I'm not an expert with bike exhaust dynamics, I do have 30 years experience as an Aircraft engineer and all piston aero engine exhausts are 'tuned' using lengths and shapes to manipulate exhaust gas flow which is also manipulated with temperatures for example if 2 cylinders have varying lengths pipes due to an installation design engineers need to manipulate the velocity of the exhaust gas flow to 'tune' the escaping gas for optimal performance and back pressures, with the 1199 Panigale which I had the pleasure of owning for 7 years the heat shield on the rear cylinder loop served 2 purposes, 1 yes a some what useless heat sheild and 2 to also keep the exhaust gas temperature high in the loop to manipulate the velocity for tuning and to match the front pipe before entry to the cans.
Sorry to ramble in but for this I think that wrapping pipes could possibly mess with this principle and one can only guess as mentioned earlier by double0, the unknown of wrapping causing fatigue in the pipe material.
The original use of exhaust wrap was for cars, the idea being to keep underhood temperatures lower so the engine could have access to air that was less hot.
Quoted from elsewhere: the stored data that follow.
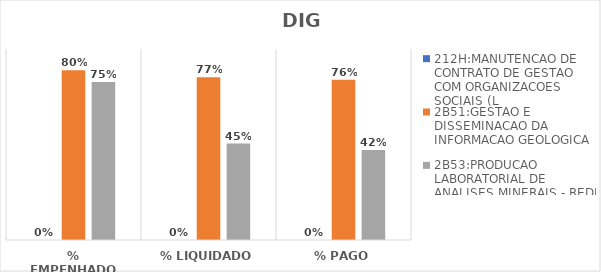
| Category | 212H:MANUTENCAO DE CONTRATO DE GESTAO COM ORGANIZACOES SOCIAIS (L | 2B51:GESTAO E DISSEMINACAO DA INFORMACAO GEOLOGICA | 2B53:PRODUCAO LABORATORIAL DE ANALISES MINERAIS - REDE LAMIN |
|---|---|---|---|
| % EMPENHADO | 0 | 0.8 | 0.745 |
| % LIQUIDADO | 0 | 0.766 | 0.455 |
| % PAGO | 0 | 0.756 | 0.424 |
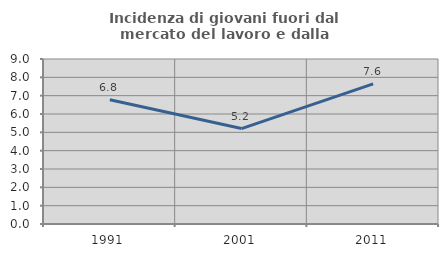
| Category | Incidenza di giovani fuori dal mercato del lavoro e dalla formazione  |
|---|---|
| 1991.0 | 6.774 |
| 2001.0 | 5.205 |
| 2011.0 | 7.646 |

It's hard on pipes. Wrap can cause excessive heat and hold and trap moisture and detritus against your exhaust, which will shorten the life of the exhausts
Pipe wrapping comes from NASCAR, where its purpose was to cheaply reduce temperature in well-filled engine bays. Its current use on custom bikes is a visual theme that builders apparently like, but it has no function. If you walk through racing paddocks at MotoGP or World Superbike events, you will see no woven fiberglass tape wrapped around pipes
Some years ago John Wittner (builder of Battle of the Twins Moto Guzzis) warned against the use of such wrapping on titanium pipes, which overheat, react with oxygen, and transform into a mass of loose yellow flakes. During the two-stroke era in 500cc Grand Prix, bikes appeared for the Japanese GP with pipes insulated by various means. This was done to meet new noise regulations. Later, it turned out to have undesired tuning effects so its use was discontinued
I have wrapped exhausts on different bikes for different reasons. Yes, what mhaddad showed can definitely be a consequence of wrapping headers. The trapped heat can cause metallurgy issues if the pipes get too hot.
For me, the benefits of reduced leg heat and reduced heat stress on the electronics is worth replacing the header if it fails.
Definitely good info and something to think about if you are considering wrapping.
Also there will not be tuning issues with 4 strokes. Two strokes are completely different and are much more sensitive to heat in the pipe with their expansion chambers.